Dungeons & Delvers 2E: Revised Ranger

(NOTE: I wrote an article about "Shadowdarking" the hobby, which can be read on the other blog.)

In 2nd Edition Advanced Dungeons & Dragons, the ranger’s species enemy is a hilariously bad class feature: you pick a creature, which might need to be specific or a general type, as both giants and orcs are given as examples(up to the DM I suppose), and get a +4 to hit it.

3rd Edition wasn’t much better: you picked a creature type and got a bonus to damage and various skills. More useful, and you get to add more as you leveled up, as well as improve previous choices. The main drawback is that these choices are quite spread out, being made only every 5 levels.

The obvious issues with both were that, if you don’t encounter that creature, it has no benefit at all, and in 3rd Edition due to the flawed Challenge Rating system it was virtually guaranteed that, even were you to pick something like an orc, it would only matter at lower levels where it was “level appropriate” to encounter them.

4th Edition wisely did away with it entirely, replacing it with Hunter’s Quarry. Here you’d pick a monster you were fighting, and receive a damage bonus on each hit. Once the monster was dead or gone, you could then designate a new “quarry” and rinse and repeat.

Sure, it lacked the flavor but at least it was always useful.

5th Edition is a woke trash vapidware skin suit so as with most of its alleged audience we’ll just ignore it.

In Dungeons & Delvers this is one of the many things we sought to improve upon, and at some point came up with the Hunter class feature. You choose a monster type at 1st-level, and against that type you get a +1 bonus to damage, lore checks, and other checks made to detect it.

More flavorful, plus each time you level up you can spend a Skill Point to add a new type, and you can just keep doing this as much as you want at the expense of improving one of your skills. Additionally, at levels 5, 10, 15, and 20, you can invest more skill points to improve the bonus by +1 each time, up to a maximum of +5.

Not as consistently useful as 4th Edition, but far more flexible than 3rd Edition while retaining the overall flavor of a skilled hunter. Even better, there were a number of Expertise Talents that the ranger could take. These required a Hunter Bonus in a given monster type, but granted additional benefits that weren’t always restricted to that type.

For example, Ooze Expertise granted acid resistance, as well as a bonus to resist and recover from the Corroding condition. Giant Expertise made it harder for giants to hit you, while Undead Expertise granted necrotic resistance and also prevented undead from Draining your Wound Points and Vitality Points.

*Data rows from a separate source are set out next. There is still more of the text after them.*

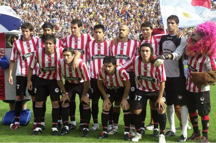 El equipo de Estudiantes de La Plata que derrotó a Boca Juniors en la final del Torneo Apertura 2006, el 13 de diciembre de ese año, en el estadio de Vélez. Arriba: José Sosa, Marcos Angeleri, Agustín Alayes, Diego Galván, Juan Sebastián Verón, Fernando Ortiz y Mariano Andújar; abajo: Pablo Alvarez, Mariano Pavone, Rodrigo Braña y Pablo Lugüercio.
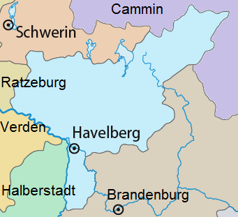 Bistum Havelberg vor der Reformation (Diözesangrenzen)
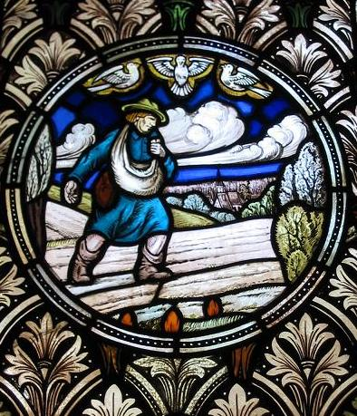 Kirche Gröben" (big church), Brandenburg, Germany
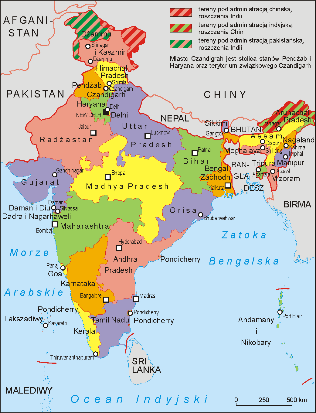 Podział administracyjny Indii w 1999 roku. Autor Aotearoa
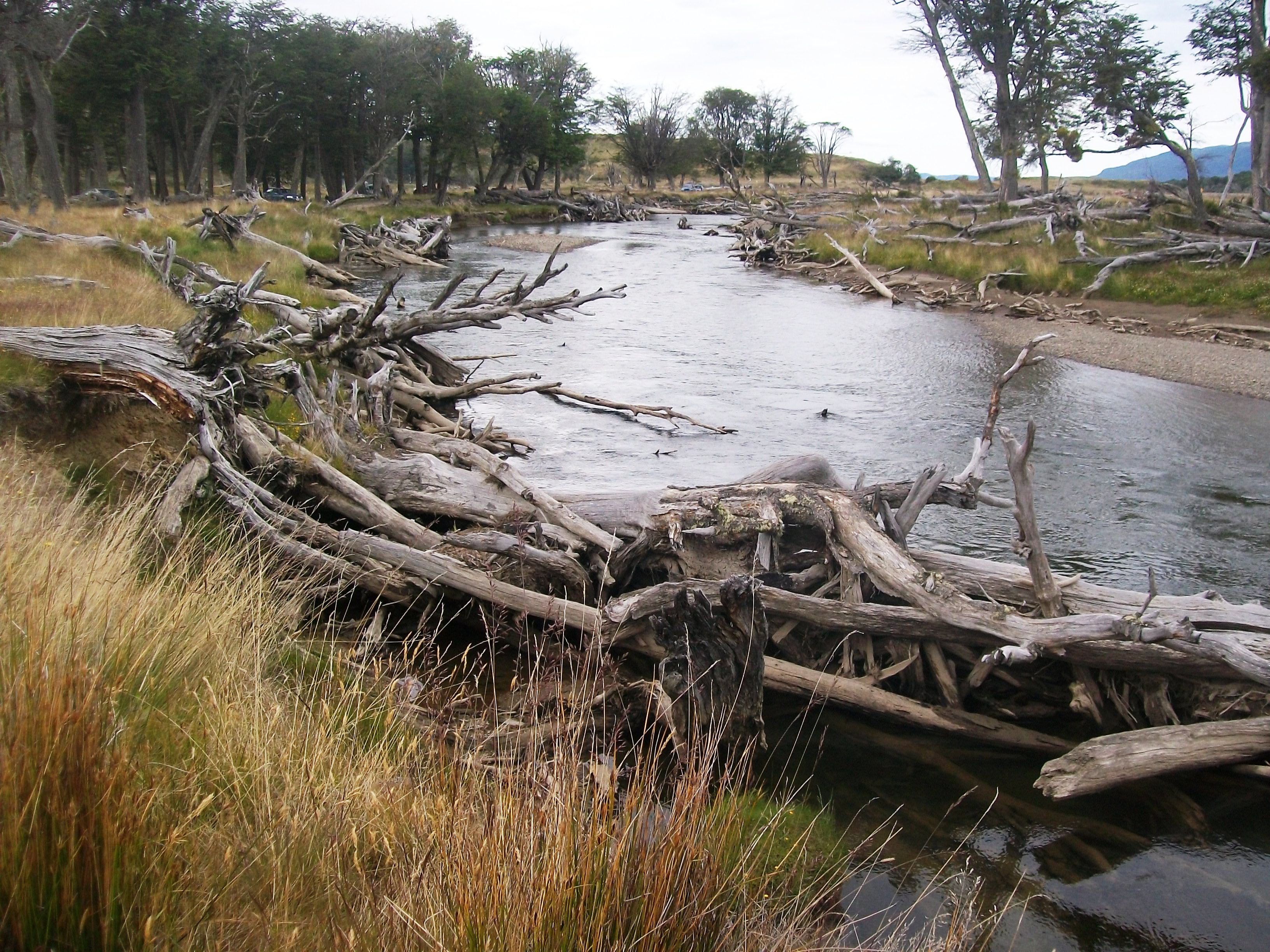 Rio Lasifashaj en su cruce con la ruta J en Tierra del Fuego, Argentina

For 2nd Edition the core concept of the class remains the same, but as with everything else the Talents are getting overhauled largely due to a prevalence of frankly optimal picks such as Talents that grant passive bonuses to attacks and damage—such as Deadeye—though some are getting modified due to math changes, and others are getting removed because they are too situational.

All of the Expertise Talents are being removed, replaced by a handful of other Talents that make the ranger better at resisting various forms of attacks, as well as evade attacks, though these only apply to monsters that he has a Hunter Bonus against, and the effects scale by the Hunter Bonus so there’s an added incentive to keep increasing it.

For example, here’s Agile Hunter and Weakness Exploit:

AGILE HUNTER
Prerequisite Proficiency in Acrobatics

The ranger gains a +1 bonus to his Acrobatics checks.

When the ranger is forced to make a Dexterity save due to an attack or effect imposed on him by a creature that his Hunter bonus applies to, he gains a bonus to his save equal to the applicable Hunter bonus.

WEAKNESS EXPLOIT

When the ranger attacks a monster that his Hunter Bonus applies to, he gains Armor Penetration against that monster equal to the applicable Hunter Bonus.

We’re also scrapping the entire Animal Companion tree, as we want to make it so that anyone can take a pet and there’s a benefit to doing so. Pets won’t automatically improve but can have stats trained up, and rangers can select Talents that make them better and faster at doing this, as well as improving the combat efficacy of pets.